[Exercise material]

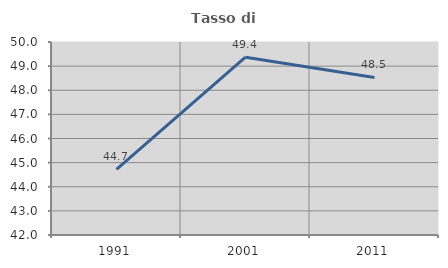
| Category | Tasso di occupazione   |
|---|---|
| 1991.0 | 44.718 |
| 2001.0 | 49.368 |
| 2011.0 | 48.531 |

[/Exercise material]

Work to complete: Return all the data above as written, leaving out only the pictures.

Exercise answer:
| Category | Tasso di occupazione   |
|---|---|
| 1991.0 | 44.718 |
| 2001.0 | 49.368 |
| 2011.0 | 48.531 |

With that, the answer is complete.